Mustafa's father was a regular visitor to a mosque known to hold radical meetings. And police found a card from the mosque when they searched Mohammed Atta's Hamburg apartment after the attacks on Sept. 11.

Also, in a number of households of people who attended the mosque, police found the date Sept. 11, 2001, inscribed with an Arabic notice which read: "The program ends." In the same calendars, six months before, on the date April 15, was inscribed in Arabic: The program begins."

That date was later to be discovered as the day when many of the hijackers slipped into the US to begin final preparations for the attacks. The man who gave these calendars out to friends at the mosque maintains, however, that the inscriptions are coincidental. They refer to a savings plan, he says.

Guantanamo inmate was a frequent visitor

Camp Delta, Guantanamo Bay, Cuba
Ould Slahi has been held at Guantanamo Bay since 2001Image: AP

Another connection to the attacks lies in the person of Mohamed Ould Slahi. The Mauritanian national, who has been in American custody at Guantanamo since 2001, studied electrical engineering in Duisburg and was a frequent visitor to the mosque.
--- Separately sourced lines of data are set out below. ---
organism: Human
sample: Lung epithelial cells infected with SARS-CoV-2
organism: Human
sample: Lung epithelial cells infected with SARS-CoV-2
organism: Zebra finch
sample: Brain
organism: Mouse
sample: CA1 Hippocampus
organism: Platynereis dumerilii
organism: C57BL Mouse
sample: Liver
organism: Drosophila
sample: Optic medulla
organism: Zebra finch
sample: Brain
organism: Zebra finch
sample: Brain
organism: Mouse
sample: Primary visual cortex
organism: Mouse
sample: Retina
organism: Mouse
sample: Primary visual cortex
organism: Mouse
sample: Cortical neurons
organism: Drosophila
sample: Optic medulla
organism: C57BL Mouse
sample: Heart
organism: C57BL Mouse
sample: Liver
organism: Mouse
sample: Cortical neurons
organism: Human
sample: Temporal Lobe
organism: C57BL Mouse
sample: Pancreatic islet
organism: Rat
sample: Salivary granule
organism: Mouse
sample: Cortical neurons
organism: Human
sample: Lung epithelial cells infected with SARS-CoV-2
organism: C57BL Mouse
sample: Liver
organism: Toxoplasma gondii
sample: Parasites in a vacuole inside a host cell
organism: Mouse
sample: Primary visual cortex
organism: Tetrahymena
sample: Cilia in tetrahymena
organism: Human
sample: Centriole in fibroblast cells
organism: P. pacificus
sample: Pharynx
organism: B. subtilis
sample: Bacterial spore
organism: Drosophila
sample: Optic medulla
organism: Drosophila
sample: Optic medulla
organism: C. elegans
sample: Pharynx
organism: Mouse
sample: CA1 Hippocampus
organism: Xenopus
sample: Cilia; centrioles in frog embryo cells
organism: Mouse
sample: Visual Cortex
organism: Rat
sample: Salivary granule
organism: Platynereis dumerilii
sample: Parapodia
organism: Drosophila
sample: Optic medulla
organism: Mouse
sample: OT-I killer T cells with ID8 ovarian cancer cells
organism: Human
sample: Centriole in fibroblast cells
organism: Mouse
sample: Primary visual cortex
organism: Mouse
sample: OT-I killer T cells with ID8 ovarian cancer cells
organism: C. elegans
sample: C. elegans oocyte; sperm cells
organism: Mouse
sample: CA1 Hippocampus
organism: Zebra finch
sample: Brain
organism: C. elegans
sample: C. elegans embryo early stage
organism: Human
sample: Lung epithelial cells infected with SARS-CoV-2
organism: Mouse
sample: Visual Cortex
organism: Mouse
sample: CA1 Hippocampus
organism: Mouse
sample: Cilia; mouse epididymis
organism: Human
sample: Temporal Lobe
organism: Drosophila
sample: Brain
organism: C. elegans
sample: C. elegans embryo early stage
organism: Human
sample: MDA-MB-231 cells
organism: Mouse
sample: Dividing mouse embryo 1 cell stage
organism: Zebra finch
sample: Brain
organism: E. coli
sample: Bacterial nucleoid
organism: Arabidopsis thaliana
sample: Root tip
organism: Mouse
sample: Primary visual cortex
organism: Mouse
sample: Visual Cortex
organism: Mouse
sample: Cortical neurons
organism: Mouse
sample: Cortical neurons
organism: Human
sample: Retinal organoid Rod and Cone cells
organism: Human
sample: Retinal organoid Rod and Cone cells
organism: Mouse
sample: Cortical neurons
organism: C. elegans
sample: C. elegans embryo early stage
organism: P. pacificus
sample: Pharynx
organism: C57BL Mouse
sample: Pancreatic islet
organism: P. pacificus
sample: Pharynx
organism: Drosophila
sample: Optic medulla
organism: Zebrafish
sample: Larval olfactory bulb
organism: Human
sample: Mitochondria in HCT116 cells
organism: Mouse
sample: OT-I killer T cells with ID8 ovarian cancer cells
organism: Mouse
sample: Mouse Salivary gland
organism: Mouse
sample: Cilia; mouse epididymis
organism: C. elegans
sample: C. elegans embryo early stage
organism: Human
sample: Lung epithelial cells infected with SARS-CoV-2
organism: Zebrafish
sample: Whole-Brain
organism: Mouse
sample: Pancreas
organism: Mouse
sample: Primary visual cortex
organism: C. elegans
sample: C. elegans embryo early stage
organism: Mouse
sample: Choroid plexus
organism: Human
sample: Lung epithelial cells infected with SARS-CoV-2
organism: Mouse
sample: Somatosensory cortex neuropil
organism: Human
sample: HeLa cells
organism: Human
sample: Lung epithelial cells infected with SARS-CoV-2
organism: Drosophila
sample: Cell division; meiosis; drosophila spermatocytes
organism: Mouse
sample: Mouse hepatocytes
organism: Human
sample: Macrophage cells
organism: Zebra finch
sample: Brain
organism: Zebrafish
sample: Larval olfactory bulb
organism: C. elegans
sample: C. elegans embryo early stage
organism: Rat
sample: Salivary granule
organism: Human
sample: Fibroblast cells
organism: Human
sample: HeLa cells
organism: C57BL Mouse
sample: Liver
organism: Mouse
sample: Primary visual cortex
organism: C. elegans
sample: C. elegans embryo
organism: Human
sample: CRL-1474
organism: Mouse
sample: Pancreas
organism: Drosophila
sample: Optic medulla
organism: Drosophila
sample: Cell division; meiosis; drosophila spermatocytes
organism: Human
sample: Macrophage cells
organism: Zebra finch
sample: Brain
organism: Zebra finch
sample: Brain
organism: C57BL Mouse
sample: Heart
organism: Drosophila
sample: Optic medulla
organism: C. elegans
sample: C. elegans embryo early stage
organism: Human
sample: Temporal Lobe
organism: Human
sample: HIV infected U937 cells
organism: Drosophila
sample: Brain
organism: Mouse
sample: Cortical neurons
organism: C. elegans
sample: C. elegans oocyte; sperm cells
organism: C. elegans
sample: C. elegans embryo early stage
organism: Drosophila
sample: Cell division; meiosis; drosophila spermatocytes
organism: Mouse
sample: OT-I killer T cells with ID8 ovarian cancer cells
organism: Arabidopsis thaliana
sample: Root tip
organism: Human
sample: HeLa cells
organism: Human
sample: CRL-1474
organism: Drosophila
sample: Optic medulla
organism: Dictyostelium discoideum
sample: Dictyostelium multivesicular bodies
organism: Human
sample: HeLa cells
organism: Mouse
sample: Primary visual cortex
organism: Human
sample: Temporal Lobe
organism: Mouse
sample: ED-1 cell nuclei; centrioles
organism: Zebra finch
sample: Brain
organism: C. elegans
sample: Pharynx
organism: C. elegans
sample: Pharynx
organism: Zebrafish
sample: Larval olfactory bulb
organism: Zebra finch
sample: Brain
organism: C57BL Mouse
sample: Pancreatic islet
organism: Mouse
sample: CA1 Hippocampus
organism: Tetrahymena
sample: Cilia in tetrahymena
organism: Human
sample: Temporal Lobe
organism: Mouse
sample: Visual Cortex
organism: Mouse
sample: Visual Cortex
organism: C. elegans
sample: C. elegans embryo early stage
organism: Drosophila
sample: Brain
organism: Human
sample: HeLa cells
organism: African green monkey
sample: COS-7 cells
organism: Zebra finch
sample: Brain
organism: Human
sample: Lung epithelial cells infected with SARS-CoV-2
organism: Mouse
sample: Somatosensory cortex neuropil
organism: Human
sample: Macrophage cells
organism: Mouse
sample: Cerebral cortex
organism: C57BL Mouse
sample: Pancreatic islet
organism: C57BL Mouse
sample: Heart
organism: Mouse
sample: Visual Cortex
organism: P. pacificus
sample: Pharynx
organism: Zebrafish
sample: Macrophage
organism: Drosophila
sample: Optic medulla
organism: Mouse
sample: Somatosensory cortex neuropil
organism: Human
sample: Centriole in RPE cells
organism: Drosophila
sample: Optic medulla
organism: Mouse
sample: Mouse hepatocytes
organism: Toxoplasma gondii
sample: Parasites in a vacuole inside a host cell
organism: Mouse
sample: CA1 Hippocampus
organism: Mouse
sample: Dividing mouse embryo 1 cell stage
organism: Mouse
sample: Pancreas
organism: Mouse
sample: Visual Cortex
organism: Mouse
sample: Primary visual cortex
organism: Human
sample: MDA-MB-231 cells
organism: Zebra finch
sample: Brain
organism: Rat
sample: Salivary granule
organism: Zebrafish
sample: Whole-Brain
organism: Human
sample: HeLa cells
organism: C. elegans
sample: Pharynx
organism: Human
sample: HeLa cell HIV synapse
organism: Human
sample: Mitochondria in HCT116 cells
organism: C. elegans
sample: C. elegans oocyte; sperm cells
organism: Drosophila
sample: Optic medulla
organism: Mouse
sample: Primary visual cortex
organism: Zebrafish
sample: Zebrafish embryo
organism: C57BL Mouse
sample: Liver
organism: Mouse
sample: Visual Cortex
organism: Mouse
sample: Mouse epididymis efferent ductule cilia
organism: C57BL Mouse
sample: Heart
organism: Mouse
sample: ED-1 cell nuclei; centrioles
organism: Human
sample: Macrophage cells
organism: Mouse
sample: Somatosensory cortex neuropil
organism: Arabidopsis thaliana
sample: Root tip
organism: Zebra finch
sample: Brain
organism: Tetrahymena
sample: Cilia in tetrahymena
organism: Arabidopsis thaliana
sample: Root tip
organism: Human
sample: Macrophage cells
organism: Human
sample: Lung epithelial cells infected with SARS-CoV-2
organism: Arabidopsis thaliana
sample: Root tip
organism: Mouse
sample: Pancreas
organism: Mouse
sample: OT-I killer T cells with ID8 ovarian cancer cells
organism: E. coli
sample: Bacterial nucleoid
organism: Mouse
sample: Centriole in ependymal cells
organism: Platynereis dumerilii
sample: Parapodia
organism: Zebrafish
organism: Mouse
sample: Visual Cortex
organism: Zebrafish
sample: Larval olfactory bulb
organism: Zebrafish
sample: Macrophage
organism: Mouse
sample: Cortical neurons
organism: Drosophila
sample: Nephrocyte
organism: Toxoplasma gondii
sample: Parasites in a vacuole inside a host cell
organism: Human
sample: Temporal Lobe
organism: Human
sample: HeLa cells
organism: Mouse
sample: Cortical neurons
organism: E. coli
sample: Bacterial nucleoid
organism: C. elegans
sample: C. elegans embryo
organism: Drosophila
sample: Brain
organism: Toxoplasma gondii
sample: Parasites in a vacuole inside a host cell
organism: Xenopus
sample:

Slahi is said to have helped Atta recruit men to carry out the attacks. It is now believed he might have been one of the men young Mustafa heard talking on Sept. 10.

Who those other men might have been and whether they are still living in Germany remains unknown.

However, authorities in the German state of North Rhine-Westphalia, where Duisburg is situated, have dismissed the link between the city and the 9/11 attacks, saying police had thoroughly reviewed the evidence in the year after the attack and did not consider it important.

"We don't think the history of Sept. 11 has to be completely rewritten because of this," state interior ministry spokesman Ludger Harmeier told German press agency dpa.